Тринадцать лет разные люди жили в этом теле, тринадцать лет сам я жил в других. Что, в сущности, я делал? Обычную чёрную работу. Не
Раз за разом вспоминал всё, что сделал, чего достиг за эти годы, но, кажется, единственное, что стоило времени и сил — роман Зельдмана. К роману я имею такое же отношение, как брошенное в землю удобрение к распустившемуся цветку, как конь Александра Великого к его гремящим победам. Как корсиканские курицы к походам Наполеона. То есть, всё же имею какое-то.

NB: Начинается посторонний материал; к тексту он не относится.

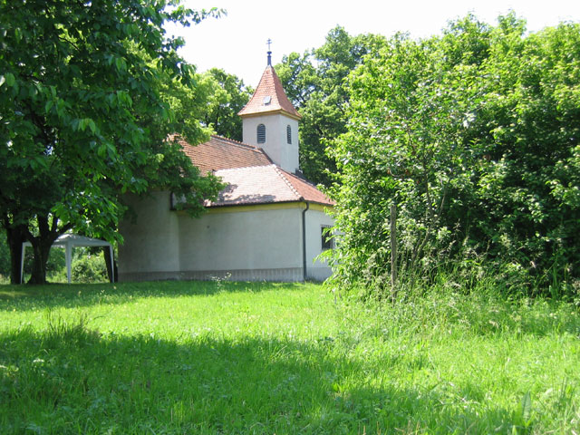 Kirche Parbasdorf: Lizenz: GNU FDL Quelle: Foto plp Datum: de:2004 Ort: Parbasdorf, Niederösterreich
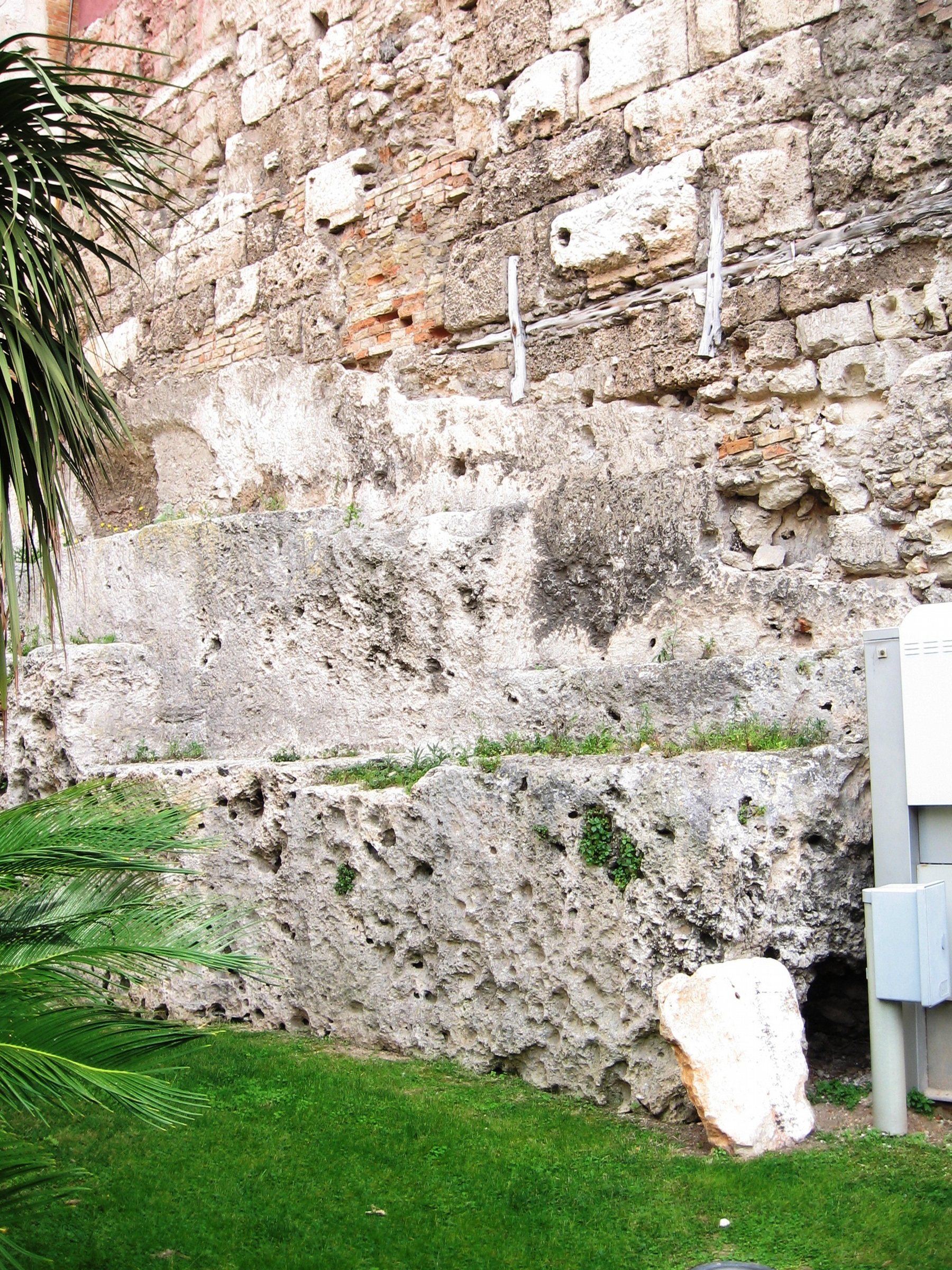 הקיר המשוחזר מככר במבצר רישיון נוצר על ידי משתמש:Daniel Ventura

Я приучил себя к дневнику. Две рукописные странички убористым почерком (мне до сих пор нравится перо с памятью: пиши где хочешь, оно запомнит все движения и повторит все закорючки до последней запятой — ну, разве не чудесная выдумка? Я очень радовался ей в семь лет — тогда запоминалки были редкостью, но у меня она была: весь класс с щенячьей радостью следил, как она в режиме воспроизведения, натужно жужжа, расставив в стороны длинные и тонкие ножки-опоры, повторяет только что нарисованные кривые рожицы. Я любил это перо и приучил себя к дневнику). Каждый раз — две рукописные странички, редко больше или меньше. Вот и теперь пишу, но оттого только, что привык. Сказать мне больше нечего. О чём говорить? Сказать, что моя работа оставила меня одиноким социопатом, которого чураются даже родные? Это ясно без всяких слов, не стоит тратить время. Я с нежностью вспоминаю о своей сестрёнке, об Аньке, когда она была совсем маленькой, как ластилась она ко мне, когда я рассказывал сказки (начал после Зельдмана), но что теперь? У Анны Михайловны Кудельковой своя жизнь, своя семья, и вникать в тонкости моего душевного расстройства ей недосуг. Зато мне обеспечена цветастая открытка мгновенной почтой на новый год и на день рождения с мало меняющимися словами поздравлений. Впрочем, не будь и этой малости, не будь редких наших встреч и разговоров за накрытым столом, возни визжащих и смеющихся Саньки с Женькой, которые опять успели меня забыть и знакомятся по новой, не будь их, добром бы не кончилось. Разбил бы в мясцо рожицу Валерочки Николаича и пустил бы себе пулю в рот, а так…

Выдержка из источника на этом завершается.